Matt Brown Digs Deep Into an IP Camera's Firmware — and Finds a Hard-Coded Root Password
The VStarcam CB73 is an attractive-looking compact IP camera, but it comes with some security drawbacks.
Security researcher Matt Brown, of Brown Fine Security, has demonstrated why regulation against hard-coded passwords in Internet of Things (IoT) devices might not be a bad idea — by pulling the root password out of an off-the-shelf IP security camera.
"This is made by VStarcam," Brown explains of the camera on test, a compact CB73 security camera. "These are heavily marketed in south-east Asia. I picked this up in an electronics mall in Thailand. It's definitely something that is not very popular here in the States, so I thought it would be really cool to pull apart this hardware and the software to see how it ticks."
Brown initially began with a physical examination of the hardware inside the housing, before opting to target a flash module — putting it under a hot-air rework station and desoldering it from the board in order to ensure a clean dump of its contents using an external reader.

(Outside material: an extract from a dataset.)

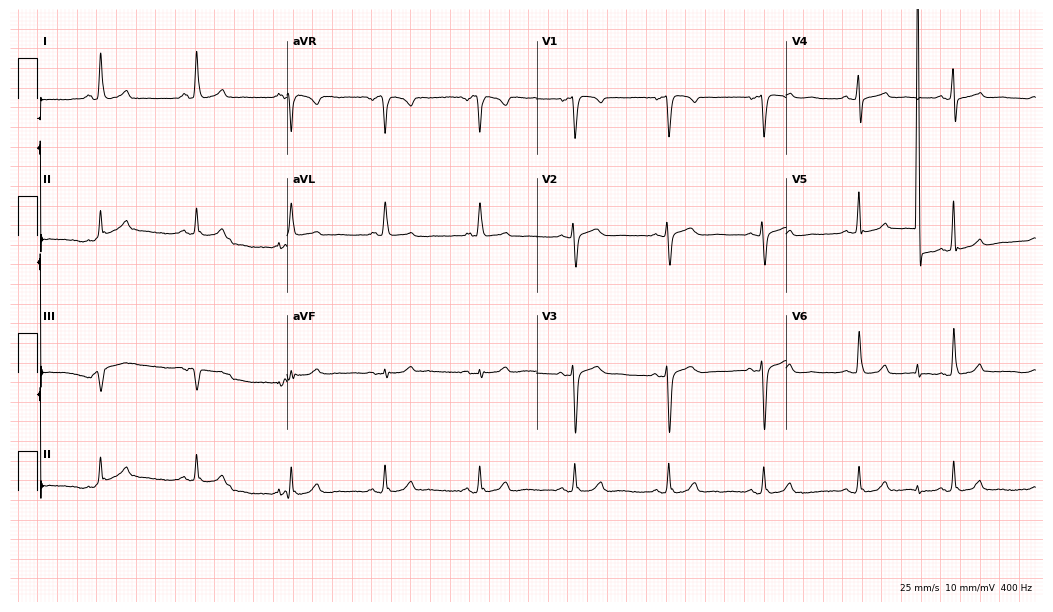
ECG — a female patient, 67 years old. Labelled as a normal ECG.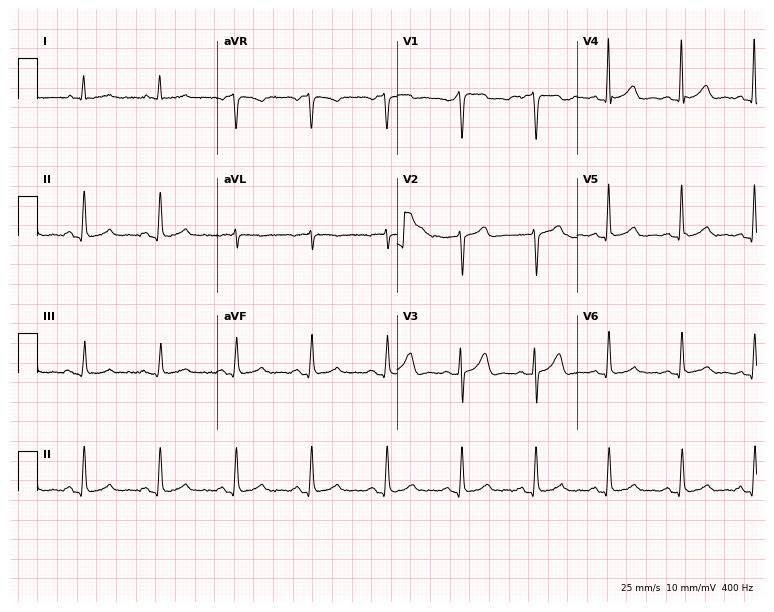
12-lead ECG from a 69-year-old male. Labelled as a normal ECG.

Initial analysis of the firmware revealed exactly what you'd expect: a Linux kernel and BusyBox operating system, making a bunch of connections to servers in China. The addresses for these servers were hard-coded in the firmware, which led Brown to investigate what else might be hard-coded.
Putting the flash chip back into the camera, Brown found the pins for a UART bus and was able to interrupt the boot process. By booting into a custom environment, he gained access to the root filesystem on the camera — and the /etc/passwd file, which included the username of an account with root permissions and a password hashed using an outdated algorithm: Descrypt, which uses the old Data Encryption Standard (DES).
Rather than rely on brute-forcing the password hash, though, Brown dug still deeper into the firmware, discovering a binary that appeared to be responsible for the creation of the file. Analyzing this with the Ghidra decompilation tool, Brown was able to walk through the process and discover something that should concern anyone with the same camera on their network: a hardcoded root password, identical on every model.
The full video is embedded above and available on Brown's YouTube channel.